> **Problem description**: Once you reach the line with "sample: Cortical neurons" in the material below, copy each line exactly up to and including the line with "sample: Cell division;", and skip the pictures.

---------- Data listing ----------

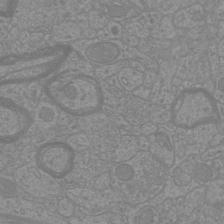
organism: Mouse
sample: Cortical neurons
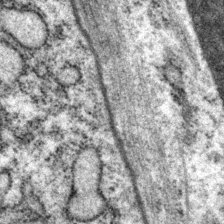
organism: P. pacificus
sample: Pharynx
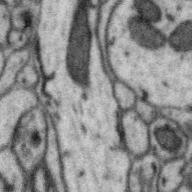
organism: Zebra finch
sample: Brain
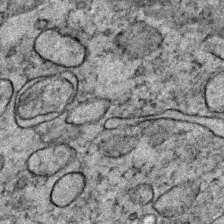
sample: Trachea
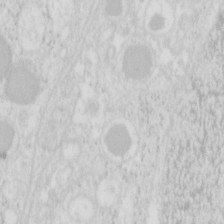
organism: Mouse
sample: Pancreas
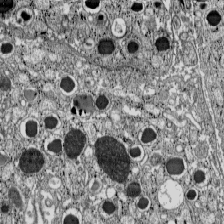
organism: C57BL Mouse
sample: Pancreatic islet
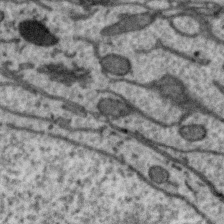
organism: Zebra finch
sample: Brain
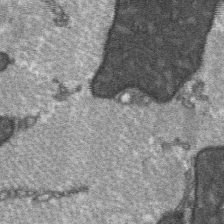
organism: C57BL Mouse
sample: Soleus
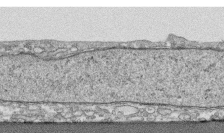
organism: Human
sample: CRL-1474
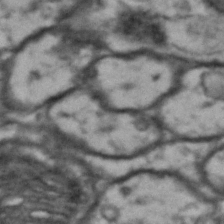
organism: Drosophila
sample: Brain
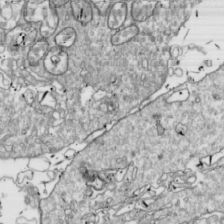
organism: Drosophila
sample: Cell division; meiosis; drosophila spermatocytes
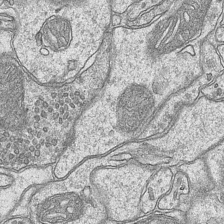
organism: Mouse
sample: CA1 Hippocampus
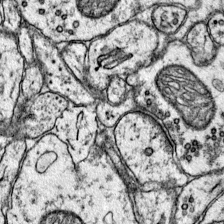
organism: Mouse
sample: Primary visual cortex
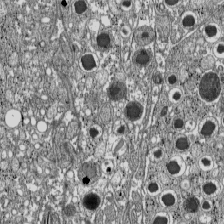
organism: C57BL Mouse
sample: Pancreatic islet
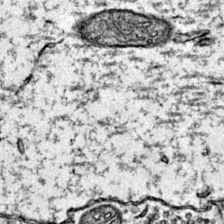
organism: Mouse
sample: Primary visual cortex
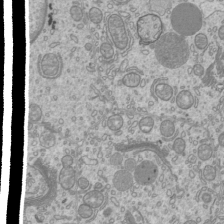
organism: Mouse
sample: Cilia; mouse epididymis
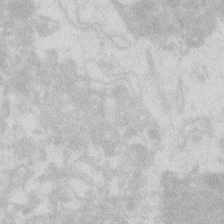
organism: Zebrafish
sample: Macrophage
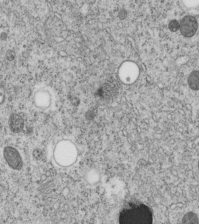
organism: C. elegans
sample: C. elegans embryo early stage
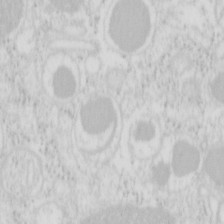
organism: Mouse
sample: Pancreas

----------

> **Reply**:
sample: Cortical neurons
organism: P. pacificus
sample: Pharynx
organism: Zebra finch
sample: Brain
sample: Trachea
organism: Mouse
sample: Pancreas
organism: C57BL Mouse
sample: Pancreatic islet
organism: Zebra finch
sample: Brain
organism: C57BL Mouse
sample: Soleus
organism: Human
sample: CRL-1474
organism: Drosophila
sample: Brain
organism: Drosophila
sample: Cell division; meiosis; drosophila spermatocytes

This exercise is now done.